A good candidate…will do everything in their power to arrive on time; planning ahead by mapping out the route and having contingency plans in case of the unexpected. Recruiters value people who actively anticipate, avoid and mitigate problems, and a prompt and well-prepared candidate is likely to be a reliable and organised employee.
A bad candidate…doesn’t do their homework about the company they are applying to. When they are asked why they want to work for the company, they won’t have a good answer because they didn’t research the organisation beforehand.
A good candidate…has more than just a basic knowledge of the company. They’ve taken the time to read up on the business, their history and their industry. What are the company’s values? What are the company’s goals? A tailored answer to the question of why they want to work at this company will show that they have a real interest in the business, and not just looking for any job.
A bad candidate…has a sub-standard CV and cover letter, riddled with typos and sloppy grammar, or with inaccurate information, such as the wrong employment dates or exaggerated experience. A recruiter will assume that they are incompetent or too arrogant to have someone double-check their application.

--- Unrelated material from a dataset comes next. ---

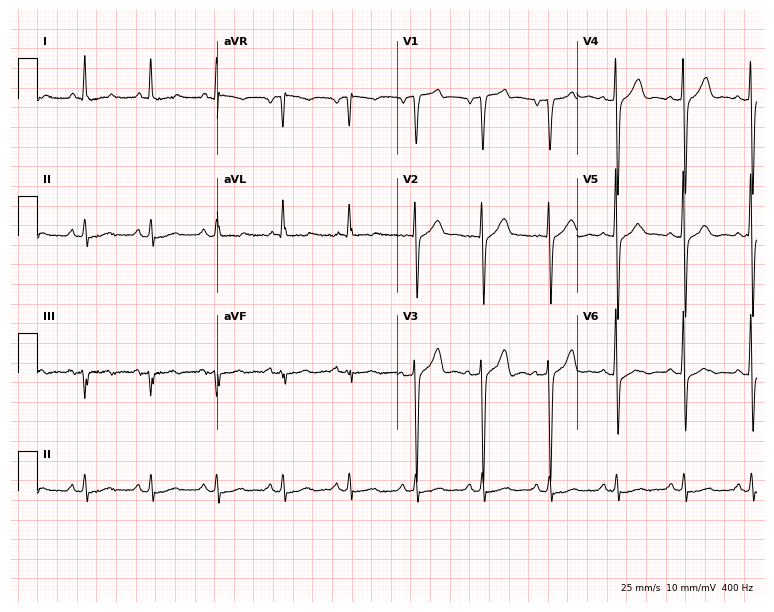
12-lead ECG from a 63-year-old male patient. No first-degree AV block, right bundle branch block (RBBB), left bundle branch block (LBBB), sinus bradycardia, atrial fibrillation (AF) or sinus tachycardia recorded for this tracing. Findings outside these six are not listed.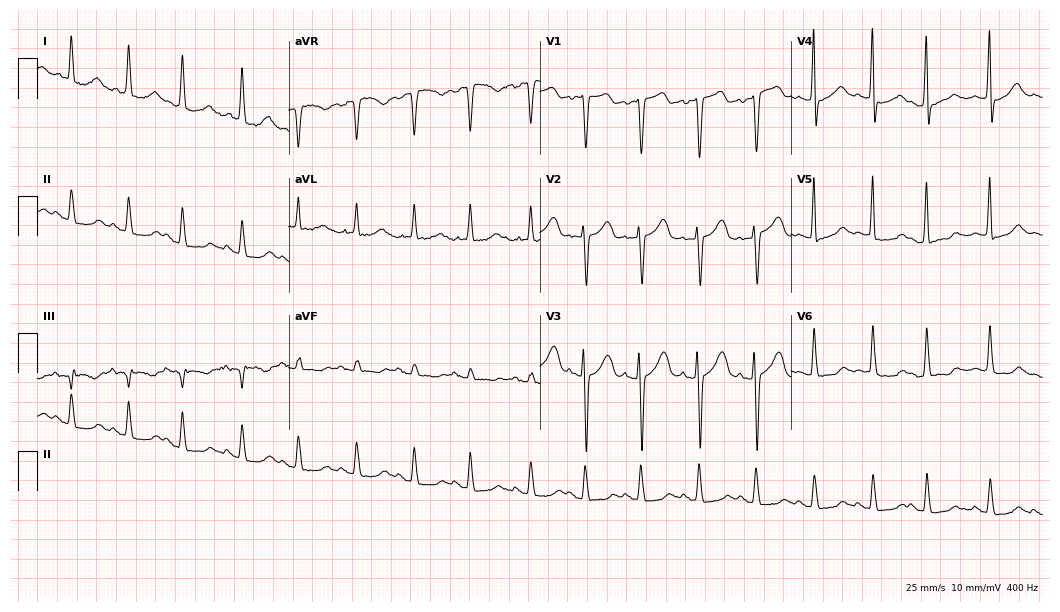
ECG (10.2-second recording at 400 Hz) — a 72-year-old female. Findings include sinus tachycardia (a sinus rate of 100 beats per minute or more).

A good candidate….isn’t too proud to have someone look over their application before they send it off. They know that a CV is the first opportunity to make a good impression – it takes a recruiter only two minutes to decide whether a CV makes the cut – so they make sure it’s perfect. They know better to exaggerate their skills and experience, knowing that this will most likely backfire.
A bad candidate…brags about their achievements without crediting their teammates, or when asked how they’ve dealt with making a bad decision, say they never have. Instead of thinking they have the perfect candidate on their hands, the recruiter will wonder how they deal with setbacks on a day-to-day basis. And a bad candidate won’t hesitate to criticise their former employer when asked about their previous employment.
A good candidate…knows that recognising weaknesses and being willing to work on them is key to self-development, and will provide an example of a bad decision they learnt from. They also realise that being a good leader is also about being a good team player, as recruiters are looking for people that can fit into a team culture. And when asked, will only have good things to say about their former employer, knowing that loyalty and discretion is valued by recruiters.